Наверное, мы могли бы быть счастливы с Олесей. Она была так же хороша, как Сара, пригожа, умна, все такое. Но, черт побери, за ее спиной не было Океана, и за ней не светило вечное Солнце, и она не была символом девушки-хиппи, бросившей все ради спасения дельфинов в океанариуме. Господи, Сара, где ты, где ты, моя вечная молодость, где ты, мой океан, где ты, где ты, где ты…

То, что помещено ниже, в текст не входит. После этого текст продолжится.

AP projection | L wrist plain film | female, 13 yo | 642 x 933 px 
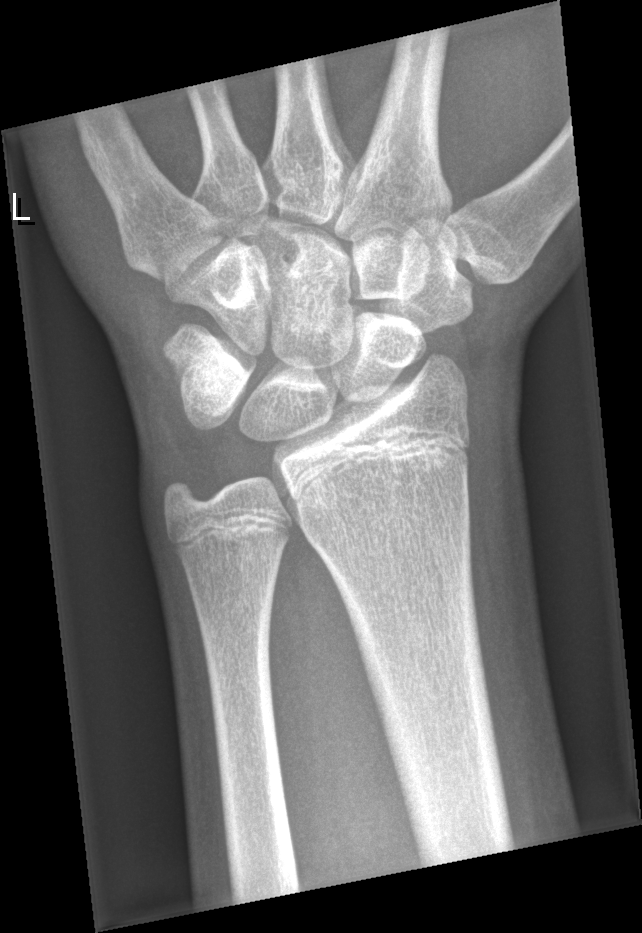

Fx: none.

Я вырезал из книги это фото и вставил его в рамку. Поставил на комод. Когда жена – бывшая жена – пришла забирать свои вещи, то спросила меня, что это значит. Я объяснил.
– Ненавижу тебя, – сказала она.
– Ты просто десятилетний пацан, который замер в свои десять у книжки с фотографией, окаменел, и пропустил всю жизнь, – сказала она. – – И был таким все последние двадцать лет.
– Бедный, несчастный, одинокий и развращенный мальчик у берега моря, – сказала она, – а я ведь была вся для тебя. И мы могли бы жить настоящим…
Я закрыл глаза. В уши нам с Сарой бился прибой. Дверь хлопнула и больше я Олесю никогда не видел. Другие женщины в доме появлялись все реже. Зачем? Мы с Сарой достигли в сексе феерических высот. Вы не представляете себе ЧТО можно вытворять, просто глядя друг другу в глаза и лаская себя… А вот во всем, что не касалось секса, все обстояло очень плохо. Дело вообще шло к деградации, я начал пить, бросил писать, курил прямо в постели, и все разговаривал с Сарой. Она была благодатна, как Вселенная, и не осуждала меня, я видел. Но какой-то инстинкт подсказал мне, что умирать еще не время. Так что я отослал свое резюме в пару фирм, пришел на собеседование чисто выбритым, и одетым во все стиранное, и, благодаря своему слабо подзабытому английскому и любви к истории и Гомеру, получил работу экскурсовода в Трое.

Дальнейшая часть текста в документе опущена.